Step 1: Choose a variable to eliminate. In this case, let's eliminate the variable "x."

Step 2: Multiply the first equation by 2 and the second equation by -2 to make the coefficients of "x" opposite in sign.

-2x + 2y + 3z = 0 (equation 1)
-2(-2x - y + z) = -2(-3)
4x + 2y - 2z = 6 (equation 2)

Step 3: Add equation 1 and equation 2 together to eliminate "x."

(-2x + 2y + 3z) + (4x + 2y - 2z) = 0 + 6
2y + z = 6 (equation 3)

We have eliminated the variable "x" and obtained a new equation (equation 3) involving only "y" and "z."

Step 4: Now we need to eliminate another variable. Let's eliminate "y" using equations 1 and 3.

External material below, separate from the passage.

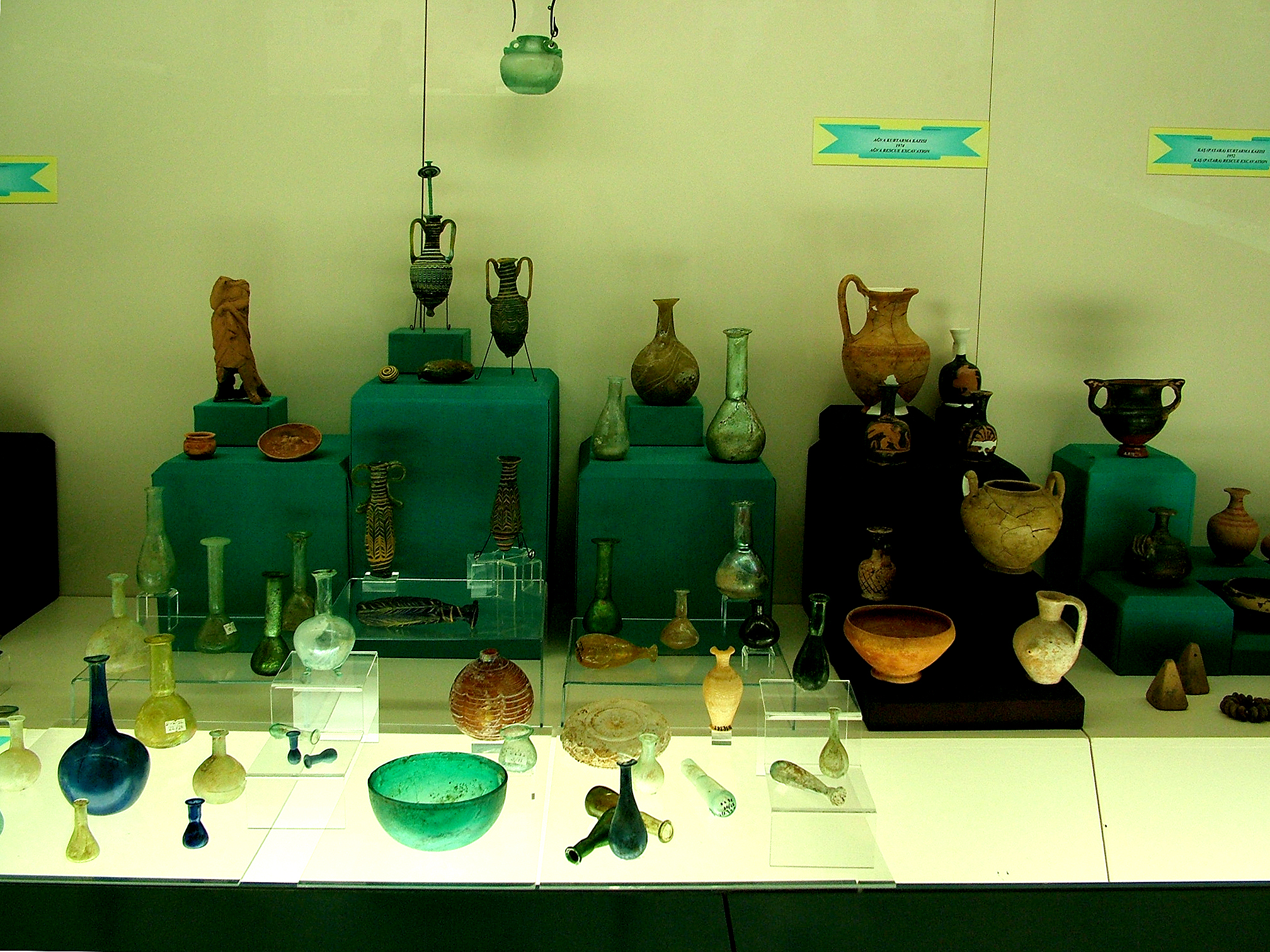 Régészeti Múzeum: Antalya, Törökország
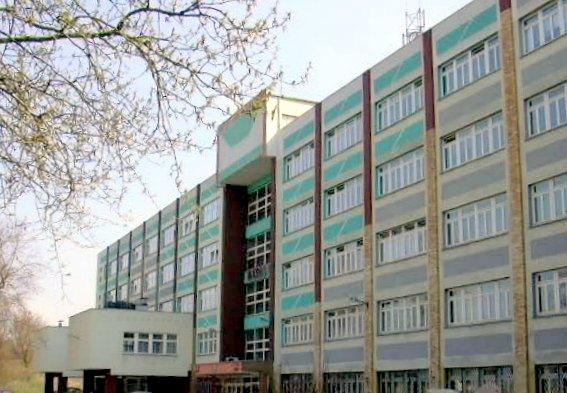 Budynek Wydziału przy ul. Papieża Pawła VI nr 3

Multiply equation 1 by -2 and equation 3 by 2 to make the coefficients of "y" opposite in sign.

-2(-2x + 2y + 3z) = -2(0)
4x - 4y - 6z = 0 (equation 1, multiplied by -2)
2(2y + z) = 2(6)
4y + 2z = 12 (equation 3, multiplied by 2)

Step 5: Add equation 1 and equation 3 together to eliminate "y."

(4x - 4y - 6z) + (4y + 2z) = 0 + 12
4x - 4z = 12 (equation 4)

Now we have obtained a new equation (equation 4) involving only "x" and "z."

Step 6: Finally, we solve equations 4 and 3 simultaneously to find the values of "x," "y," and "z."

4x - 4z = 12 (equation 4)
2y + z = 6 (equation 3)

We can solve equation 3 for "y" in terms of "z":

2y = 6 - z
y = (6 - z)/2

Substitute this expression for "y" in equation 4:

4x - 4z = 12
4x - 4z = 12
4x - 4(6 - z)/2 = 12
4x - 2(6 - z) = 12
4x - 12 + 2z = 12
4x + 2z = 24

Now we have a simplified equation for "x" and "z."

To solve for "x," we can first isolate it:

4x = -2z + 24
x = (-2z + 24)/4
x = (-z + 12)/2

So the solution to the system of equations is x = (-z + 12)/2, y = (6 - z)/2, and z can take any value.